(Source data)

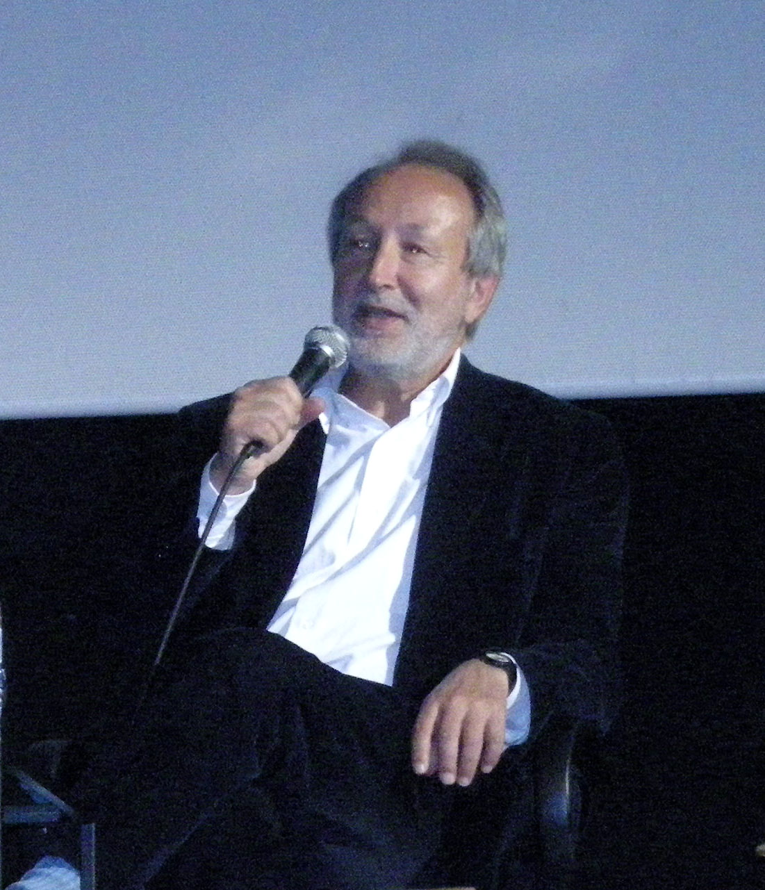 Jérôme Clément, ancien président d'ARTE, au 19ème Festival international de géographie de Saint-Dié-des-Vosges
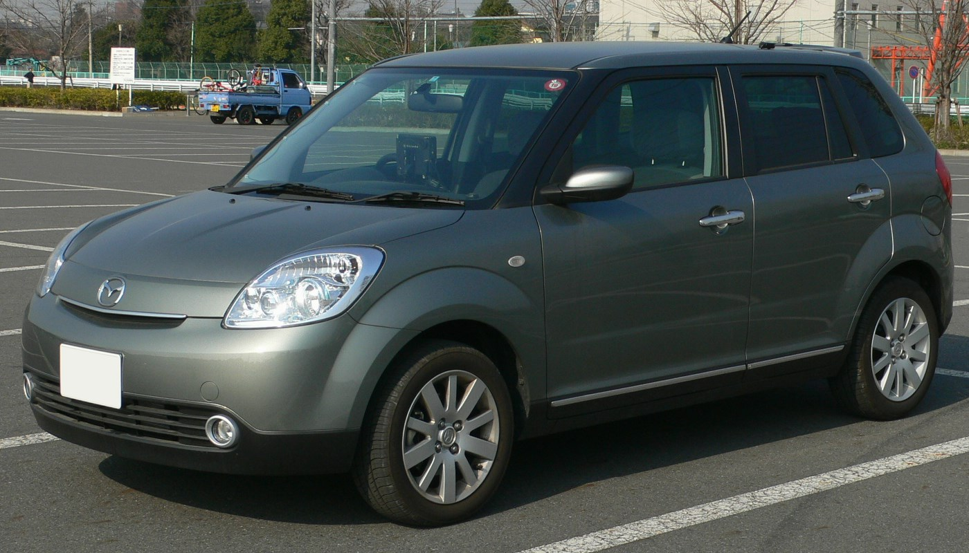 Mazda_Verisa (2004)
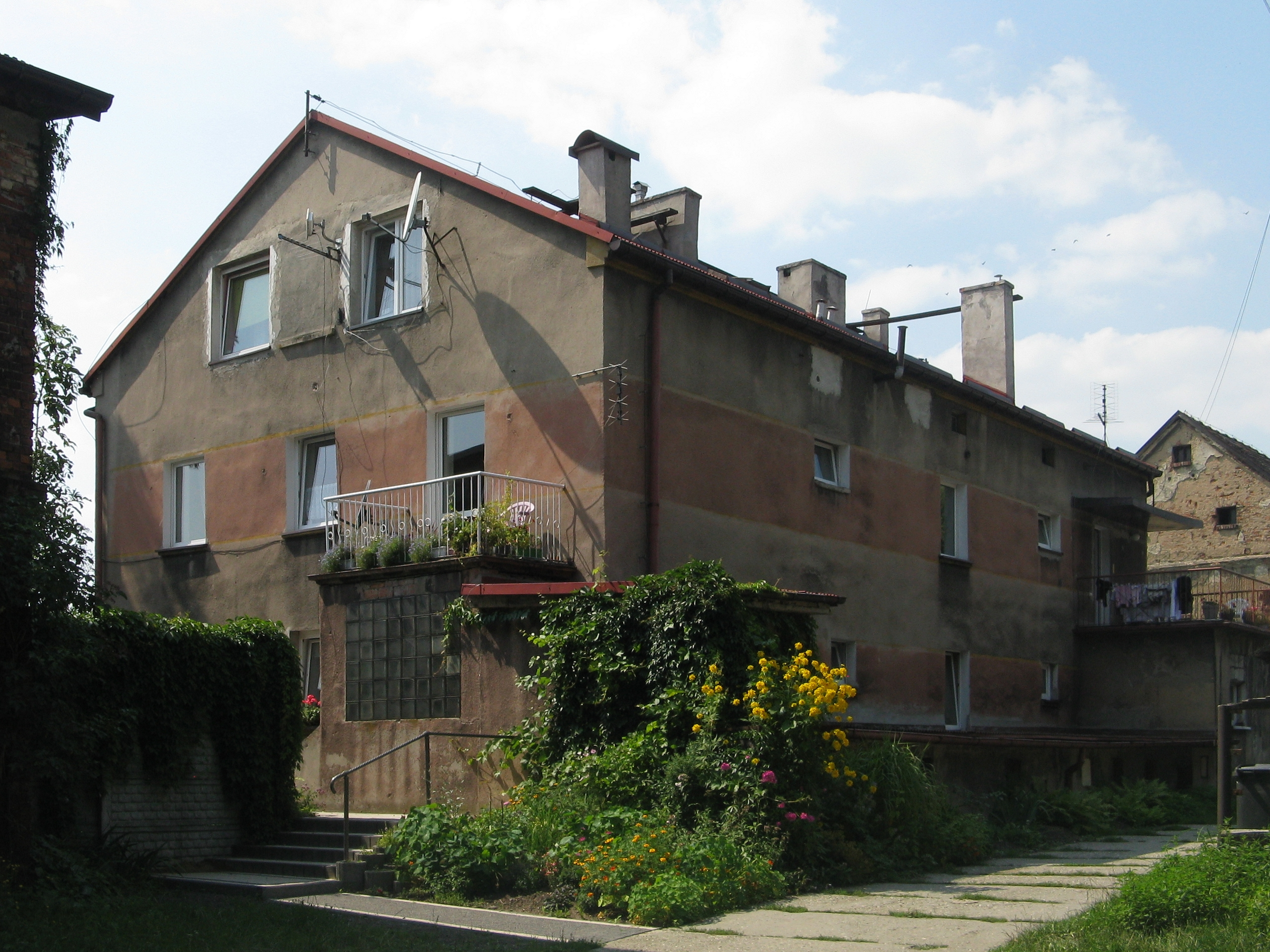 Dwór w Bytomiu-Stolarzowicach z XVIII wieku, przebudowany w XIX wieku, zabytek nr rej. 662/66 z 28.05.1966, ul. Stolarzowicka 144
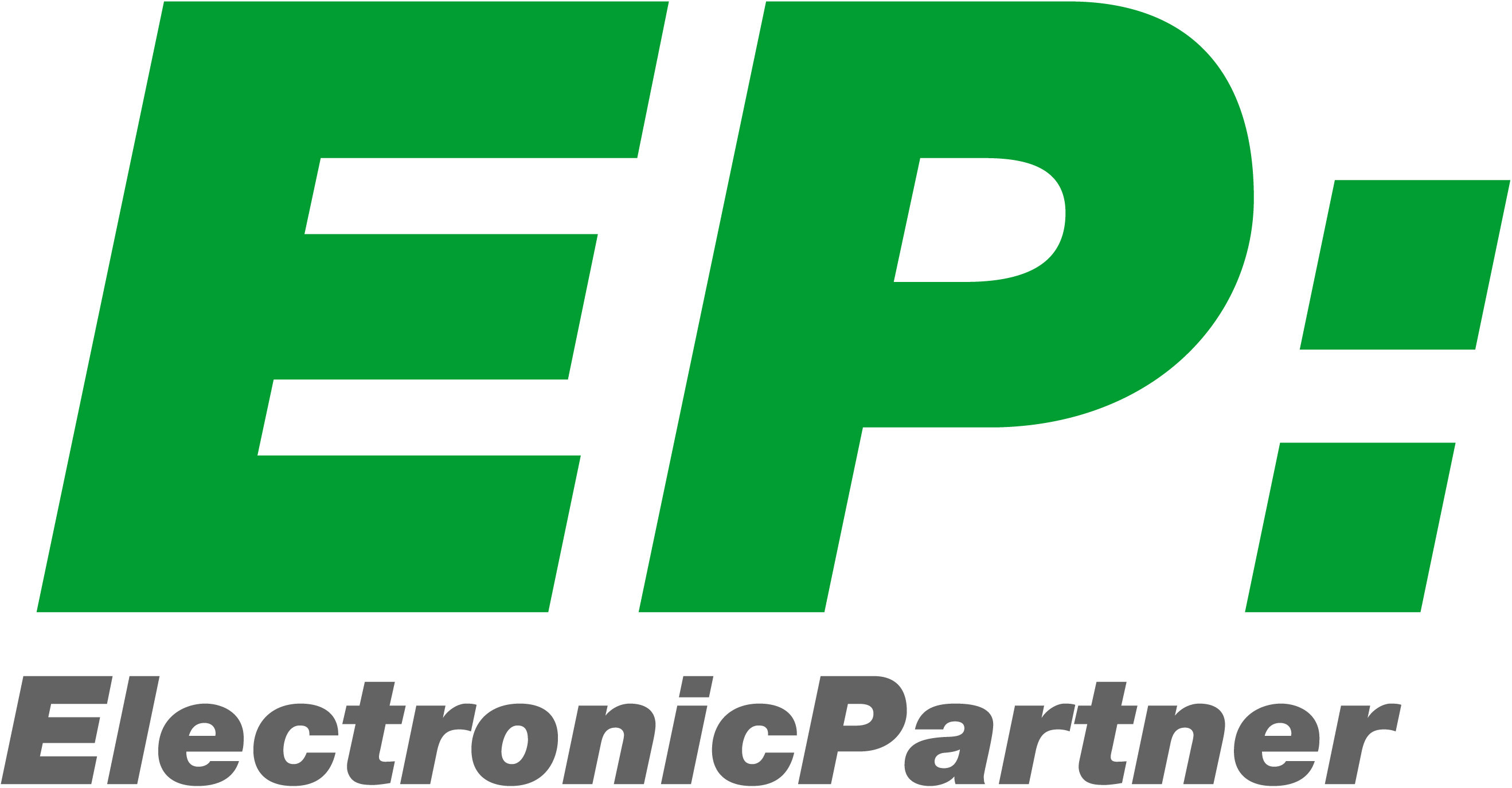 Logo EP
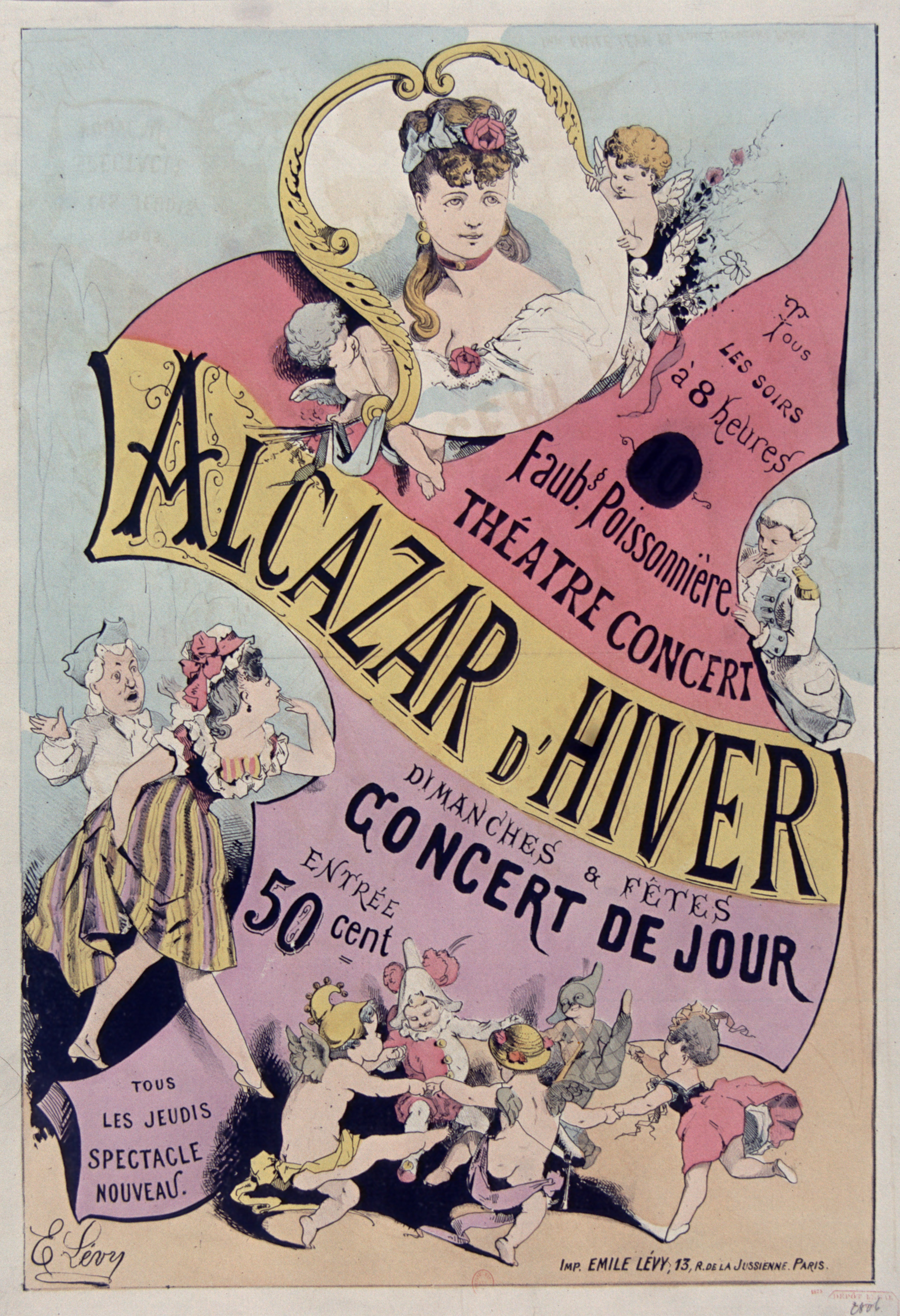 Tous les soirs à 8 heures Faubg. Poissonnière. Théâtre-Concert Alcazar d'Hiver. (affiche)
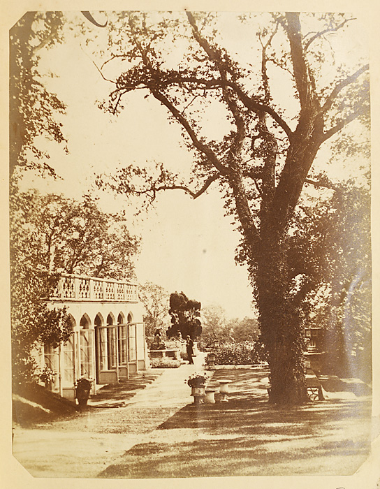 Teitl Cymraeg/Welsh title: Yr Orendy, Margam Dyddiad/Date: 185- Cyfeiriad/Reference: vin00094 (pb02377/054) Rhif cofnod / Record no.: 3590002 Rhagor o wybodaeth am Ffotograffiaeth Gynnar Abertawe yn Llyfrgell Genedlaethol Cymru More information about Early Swansea Photography at the National Library of Wales
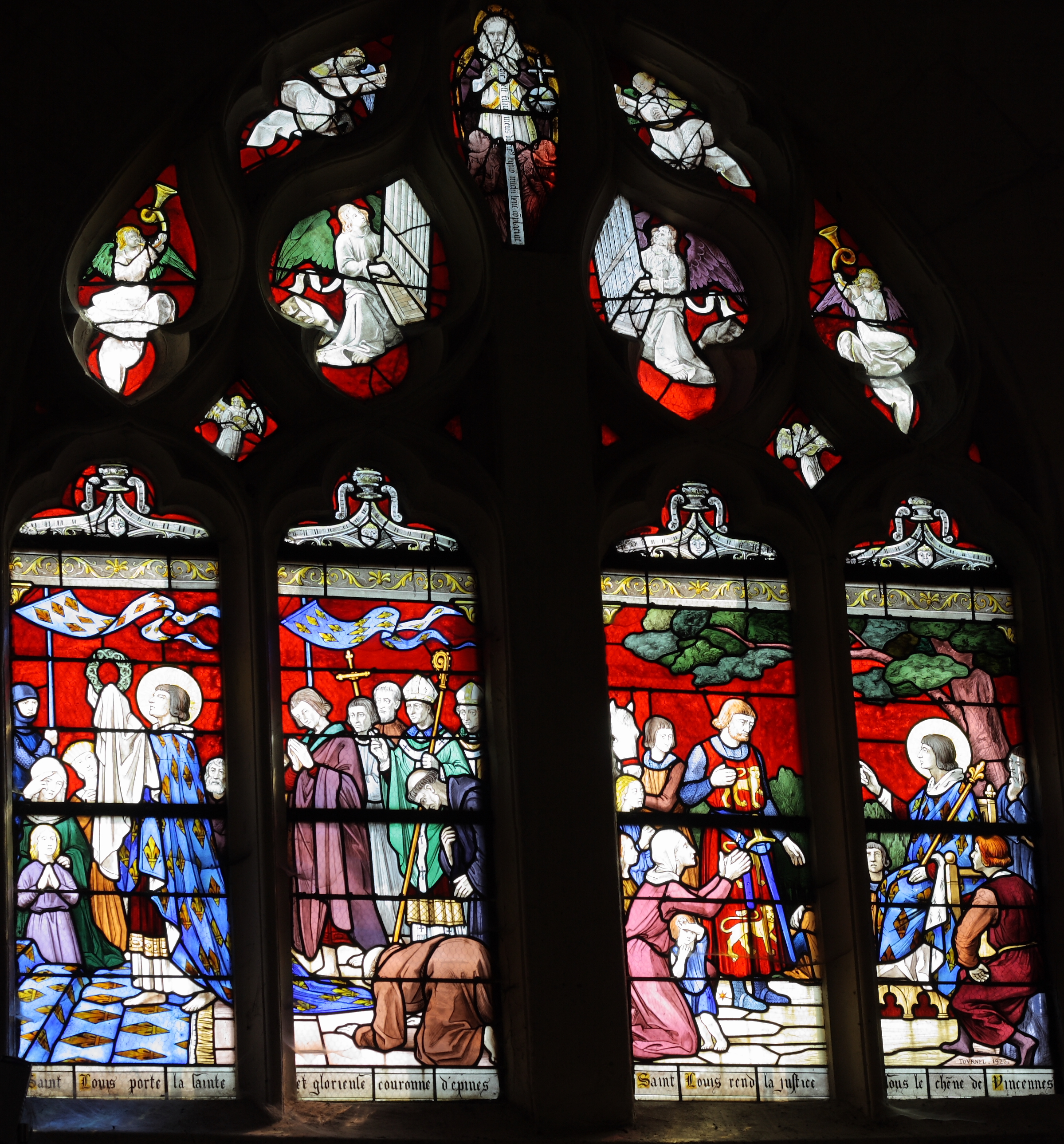 Bleiglasfenster in der katholischen Pfarrkirche Saint-Justin in Louvres, Darstellung: Ludwig der Heilige
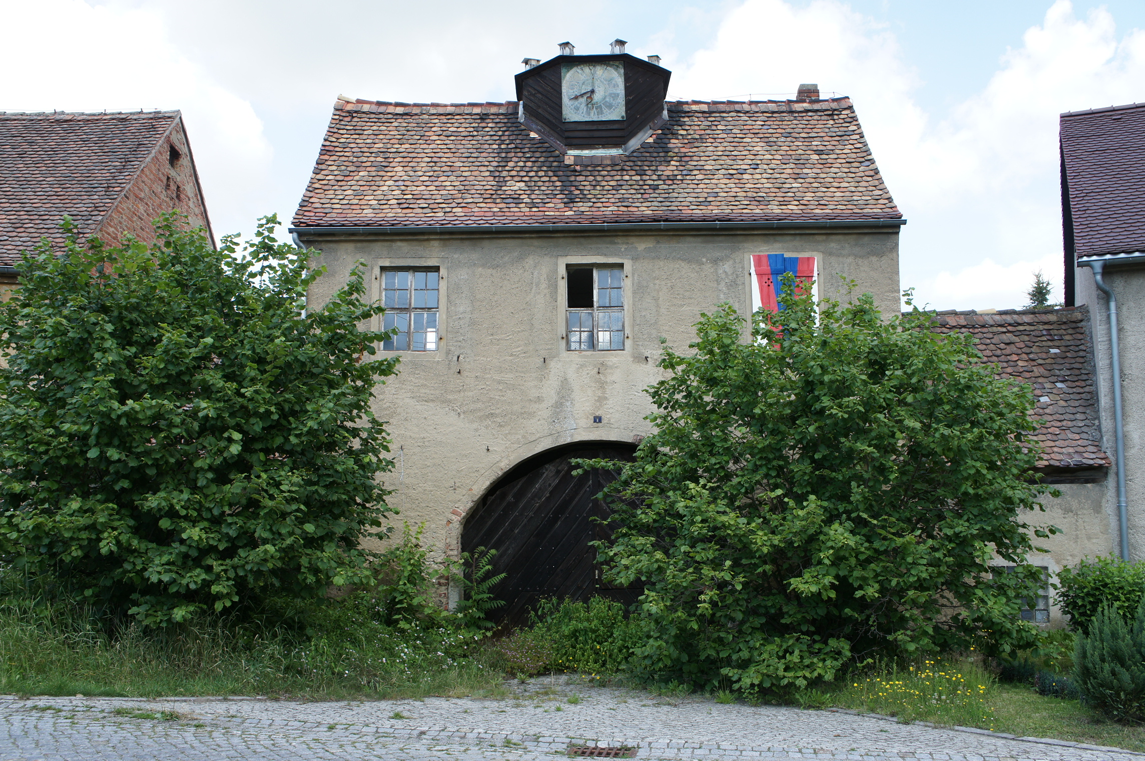 Rittergut in Sollschwitz bei Göda. Erbaut im 18. Jh., heute leerstehend und dem Verfall preißgegeben. Torhaus, mit Dachreiter; jetzt ohne Glocke und Haube; die Wetterfahne war mit 1833 bezeichnet
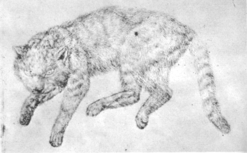 Pisanello, disegni, louvre 2422.jpg
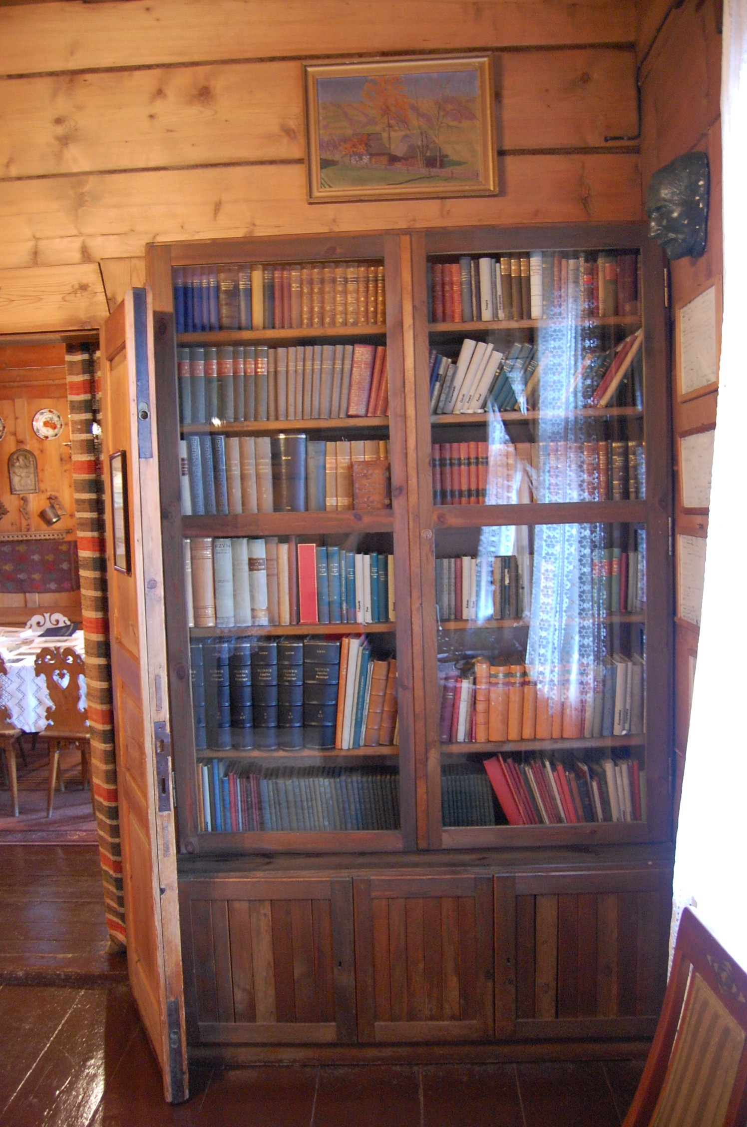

- _ABOUT THIS TASK_:
Pictures are to be left out. Write out only the lines above starting at the one with "Dwór w Bytomiu-Stolarzowicach" and ending at the one with "Bleiglasfenster in der", both lines included, exactly.

- _THE ANSWER_:
 Dwór w Bytomiu-Stolarzowicach z XVIII wieku, przebudowany w XIX wieku, zabytek nr rej. 662/66 z 28.05.1966, ul. Stolarzowicka 144
 Logo EP
 Tous les soirs à 8 heures Faubg. Poissonnière. Théâtre-Concert Alcazar d'Hiver. (affiche)
 Teitl Cymraeg/Welsh title: Yr Orendy, Margam Dyddiad/Date: 185- Cyfeiriad/Reference: vin00094 (pb02377/054) Rhif cofnod / Record no.: 3590002 Rhagor o wybodaeth am Ffotograffiaeth Gynnar Abertawe yn Llyfrgell Genedlaethol Cymru More information about Early Swansea Photography at the National Library of Wales
 Bleiglasfenster in der katholischen Pfarrkirche Saint-Justin in Louvres, Darstellung: Ludwig der Heilige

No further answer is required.